# Quality of D-Force Empower Wheels?



## Incompatible (Mar 18, 2008)

I'm thinking of going with a set of Empowers in 18 x 8.5/9.5. I've been looking around and haven't found much about the quality of these wheels. Anyone have some experience/knowledge with these? thanks


----------



## Incompatible (Mar 18, 2008)

Is no one running these?


----------



## Redshift (Apr 25, 2002)

After a long wait, I finally got mine from Bimmerworld. I went with 18x9.5" all the way around on my '01 M5. Here are some photos. The quality looks excellent and I love how they look. Some pics are a little dark - sorry for the quality. I can offer larger sizes if you want to see them in more detail. I even got OEM center caps and ///M logos to fit on the wheels for a finished, OEM look.


----------



## Incompatible (Mar 18, 2008)

Red, thanks for the info and the pics. I noticed that the wheels look very different when viewed straight on from an angled perspective. They look good. Any high speed vibration?


----------



## Redshift (Apr 25, 2002)

Incompatible said:


> Red, thanks for the info and the pics. I noticed that the wheels look very different when viewed straight on from an angled perspective. They look good. Any high speed vibration?
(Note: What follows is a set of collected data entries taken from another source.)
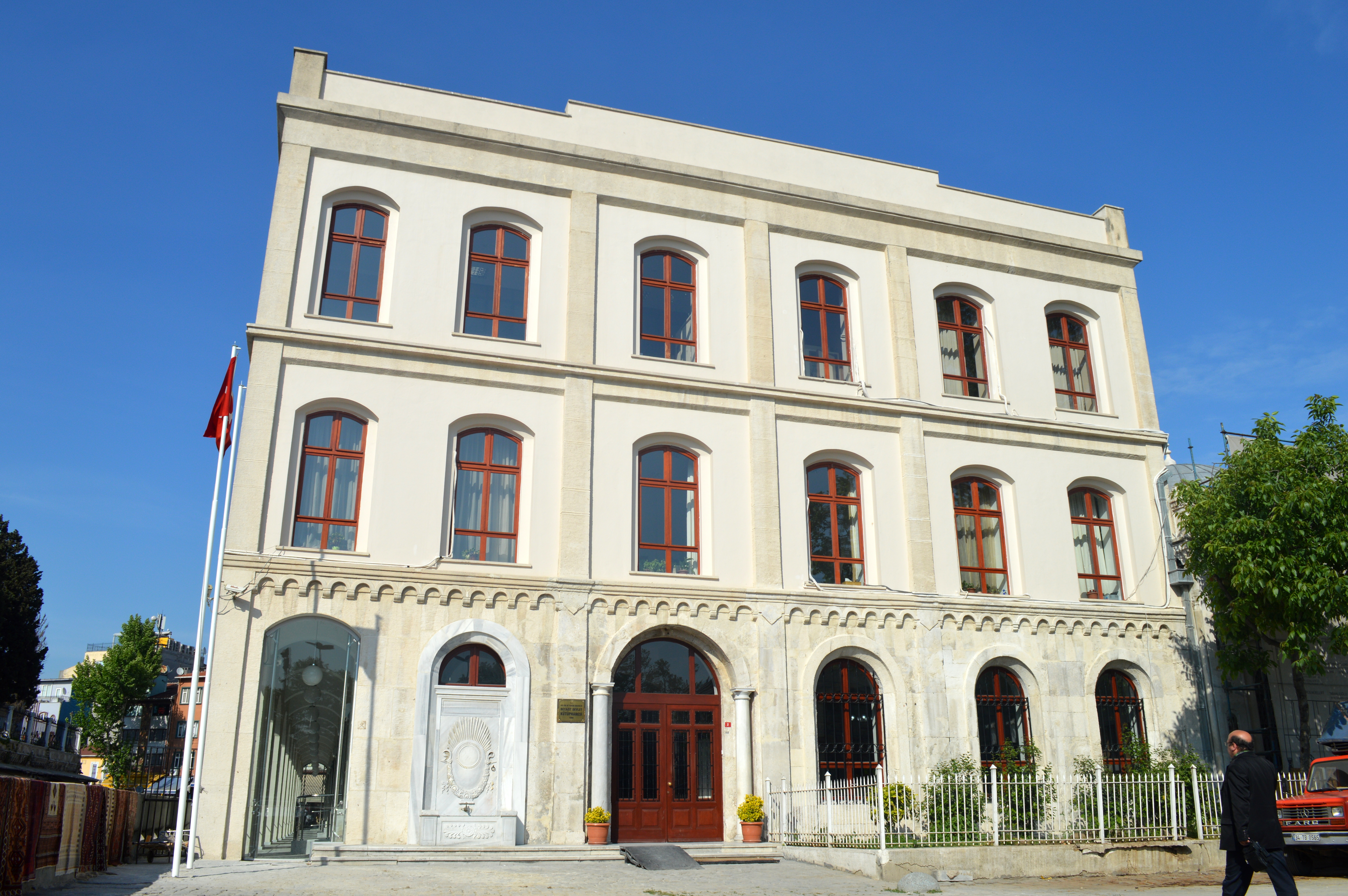 Beyazıt Devlet Kütüphanesi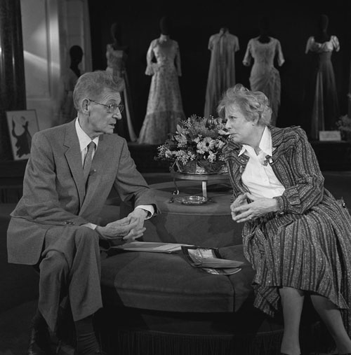 Simon Carmiggelt & Mary Dresselhuys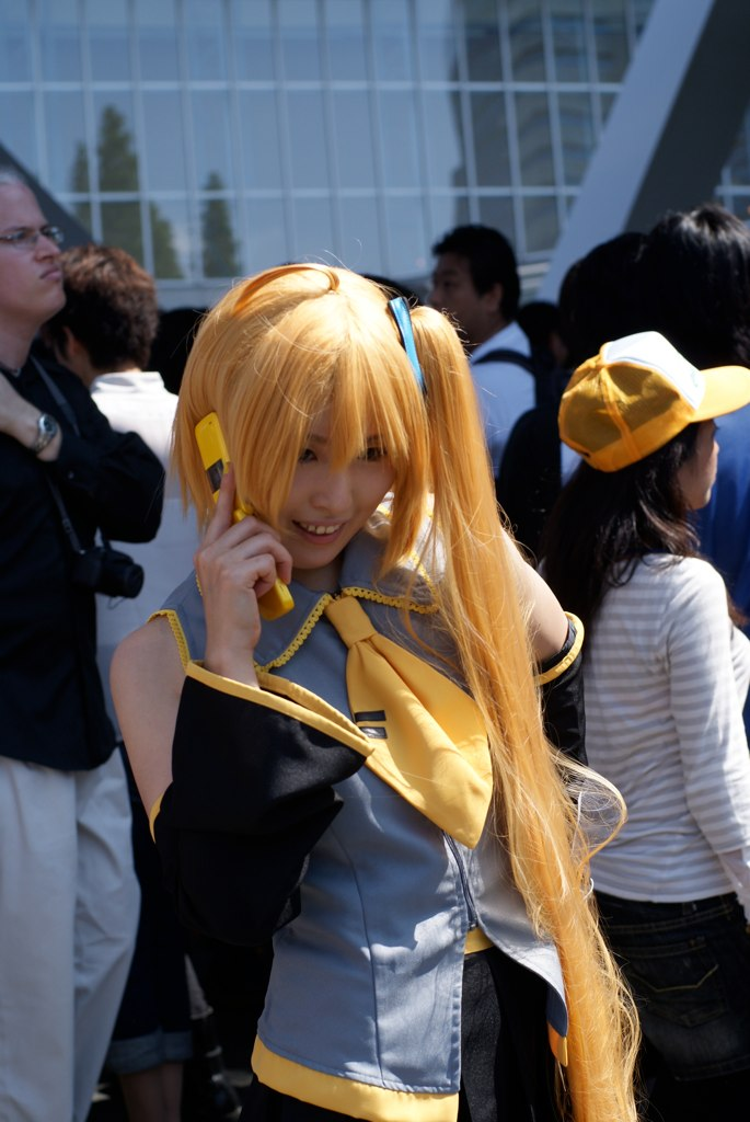 Chica otaku con un teléfono en la mano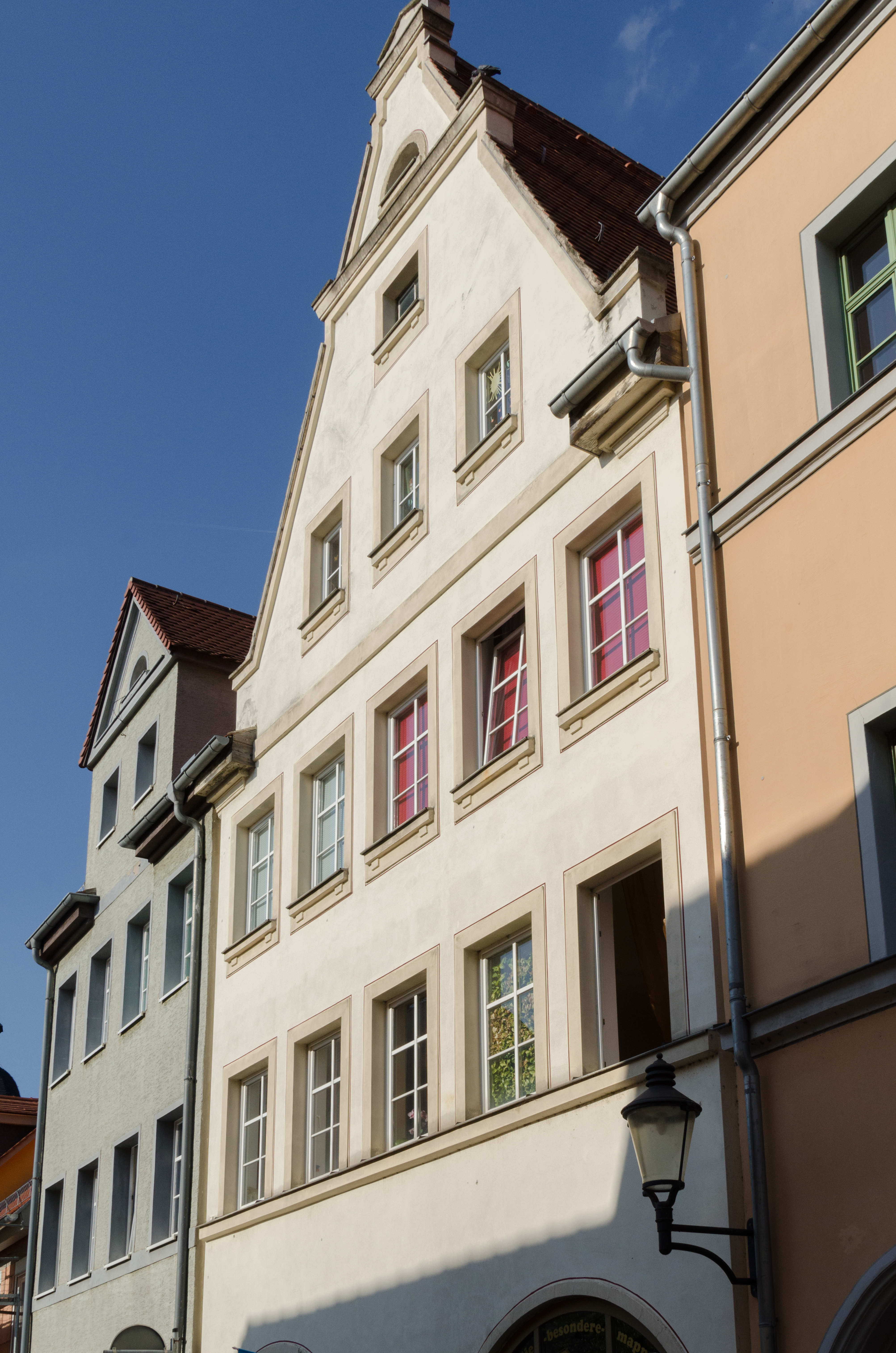 Naumburg, Marienstraße 16, Vorderhaus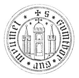 Das Komtursiegel von 1409 symbolisiert die drei ältesten Memeler Kirchen: Stadtkirche St. Johannis (links), Burgkapelle St. Marien (Mitte), Landkirche St. Nikolai (rechts). St. Marien hatte keinen Turm, sondern nur eine Kuppel. Beachtenswert ist, dass das Siegel auch die Lage der Marienkirche tief unten am Haff zeigt, während die beiden anderen Kirchen weiter landeinwärts dargestellt werden.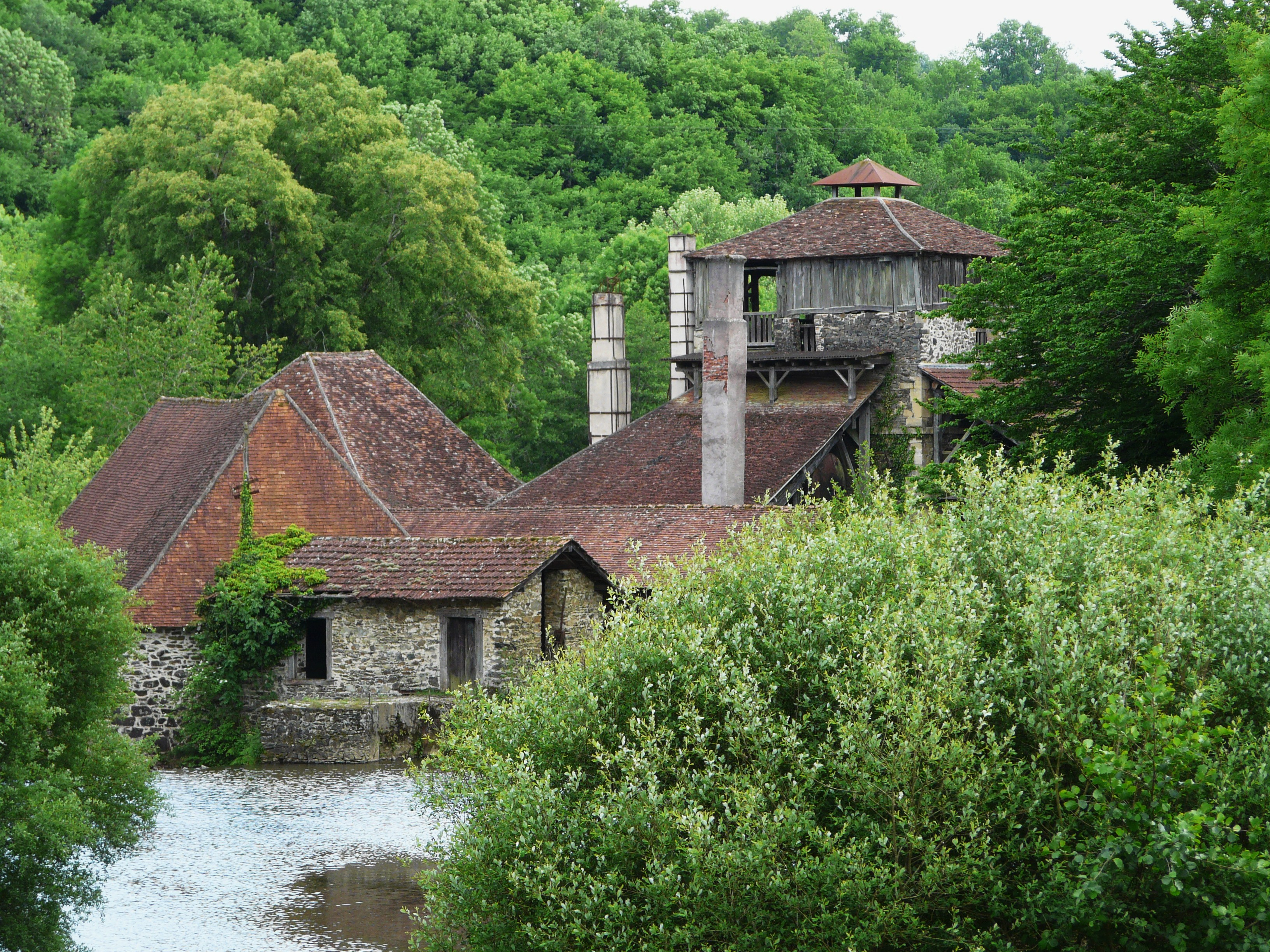 La forge de Savignac-Lédrier, Dordogne, France.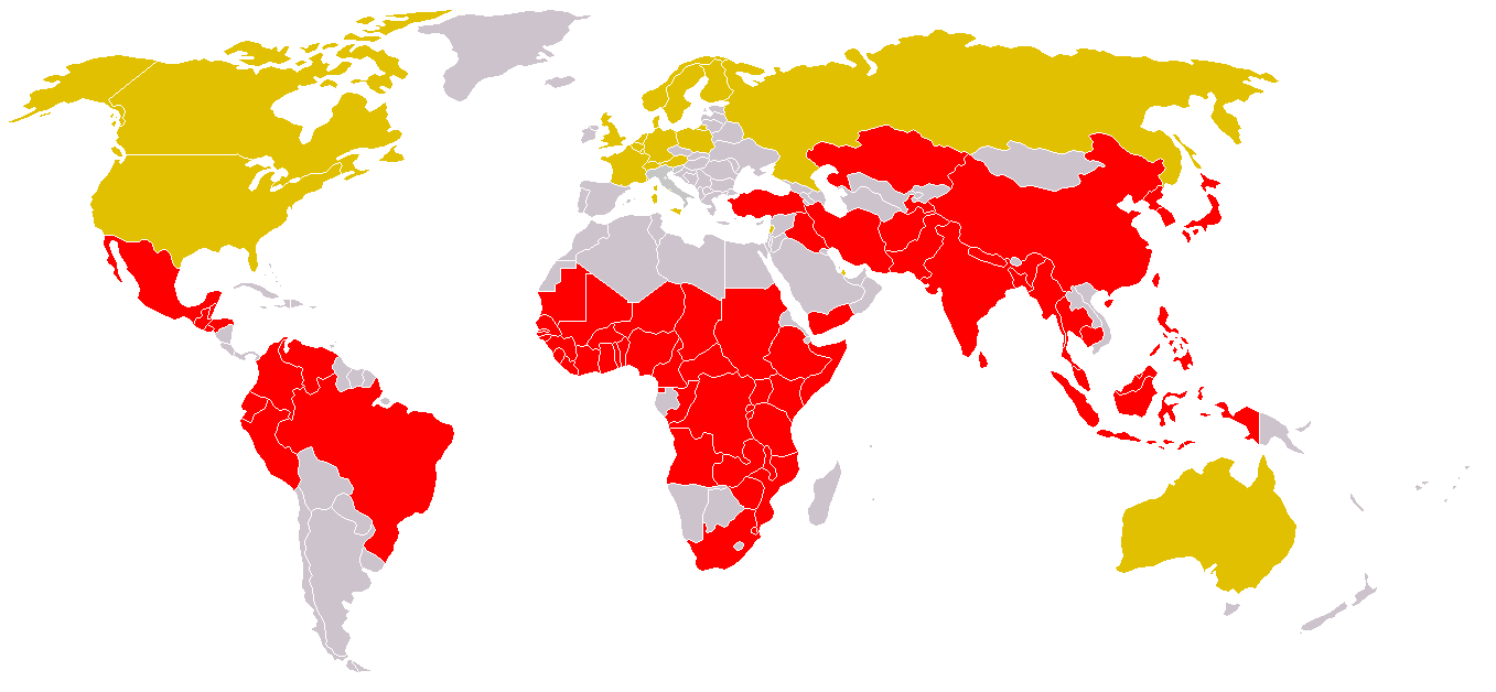 Pays concernés par la cholera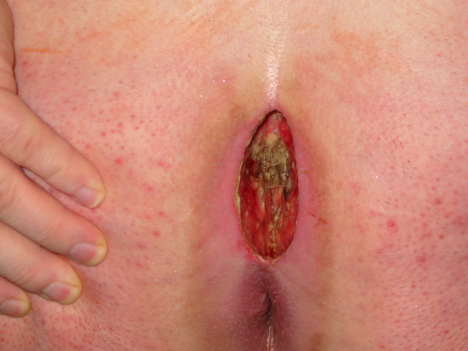 Eine behandelte Steissbeinfistel ca. drei Tage nach der Operation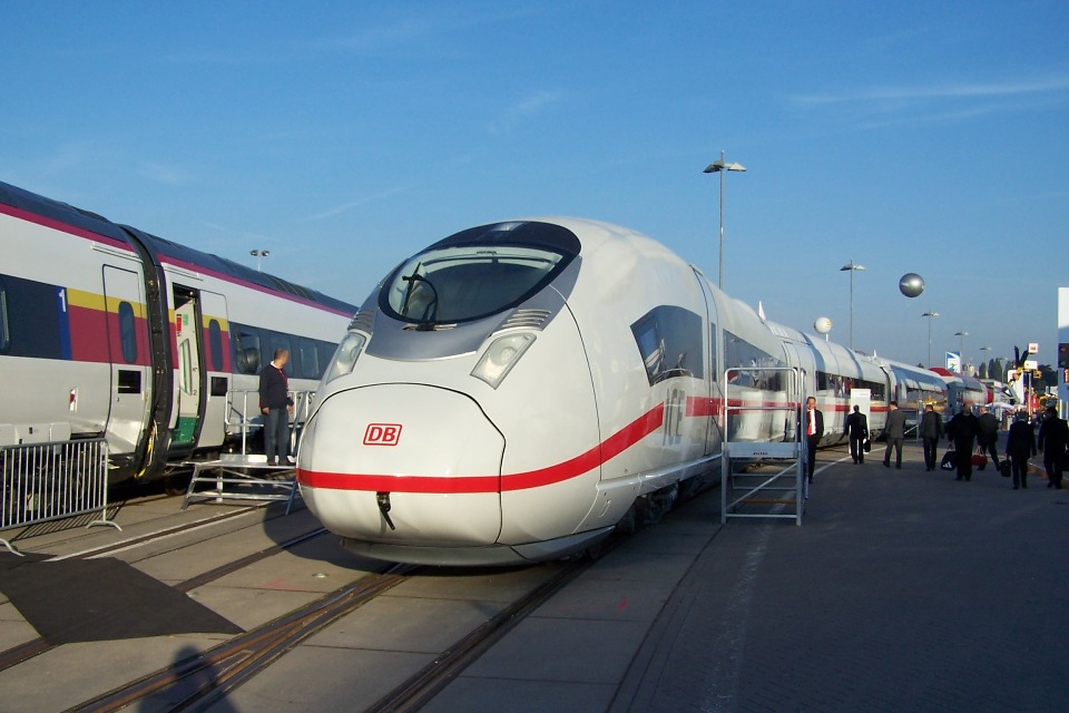 Velaro D auf der InnoTrans 2010 Frontansicht.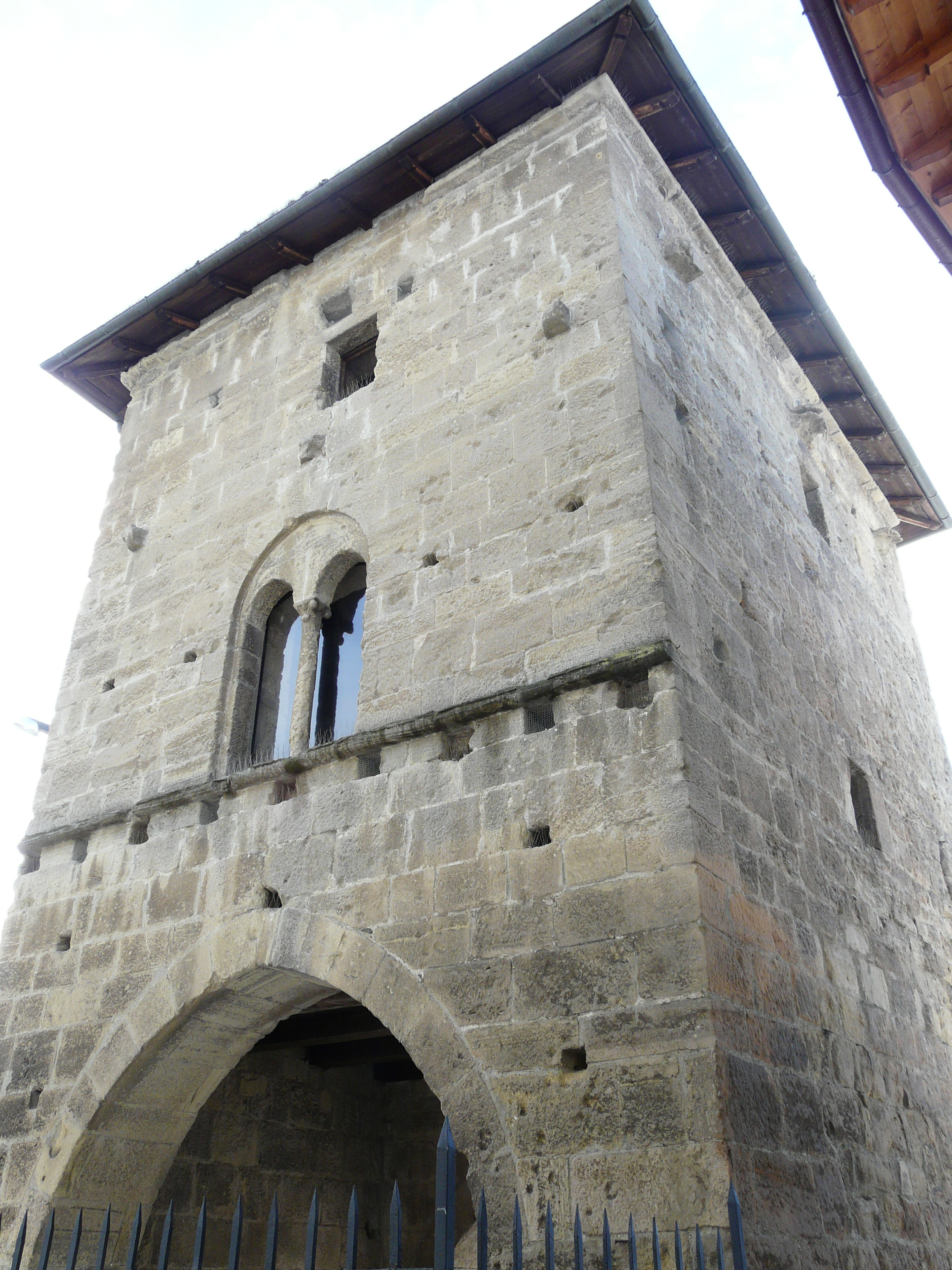 Il Portino, Gavi, Piemonte, Italia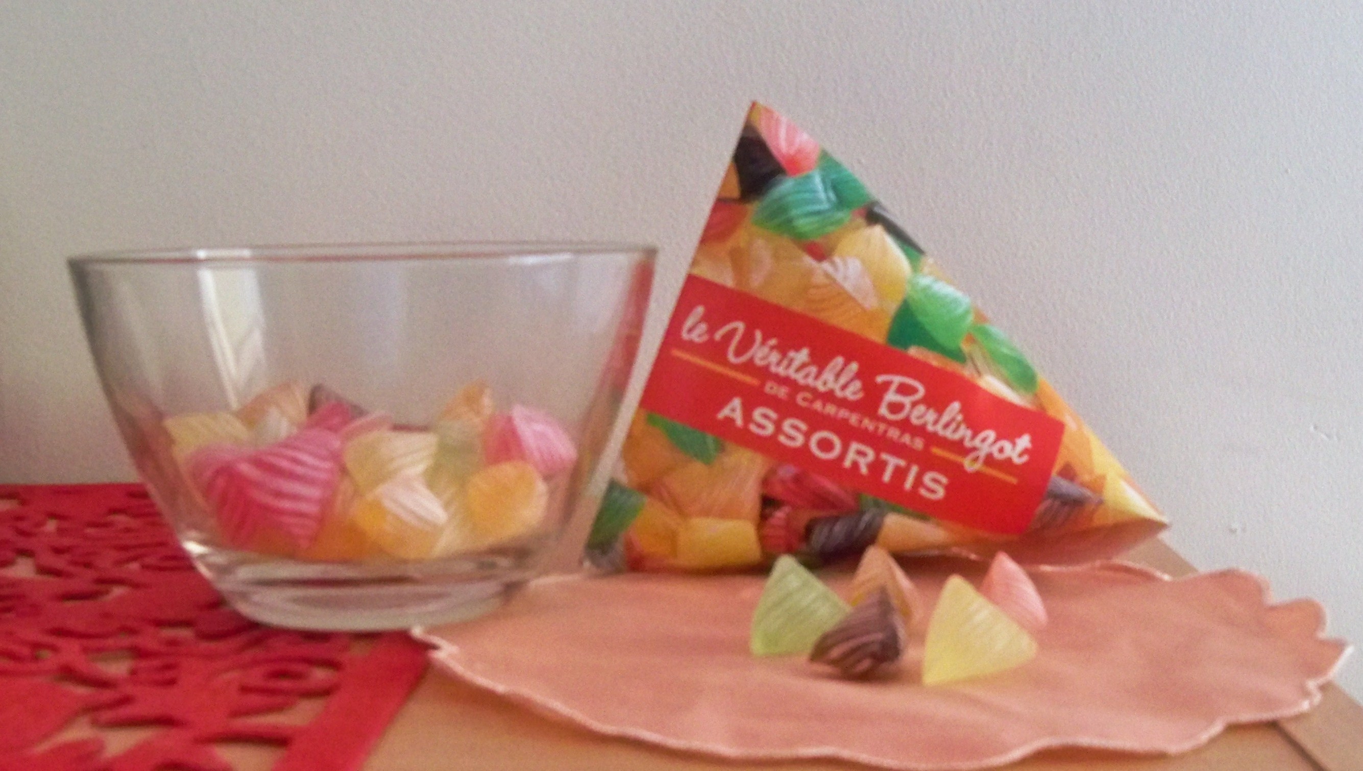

A bit, could be a balancing issue though. I just go faster if it does that. :rofl:


----------



## Incompatible (Mar 18, 2008)

Thanks again for the reply. Mine recently arrived, I went with the staggered 8.5 /9.5 set. I really like them and have had no issues with vibration. I originally changed my oem center caps over to the new wheels, but now I'm thinking of ordering a black and white set of roundel caps to go with my AW car and black trim. Good luck. :thumbup:


----------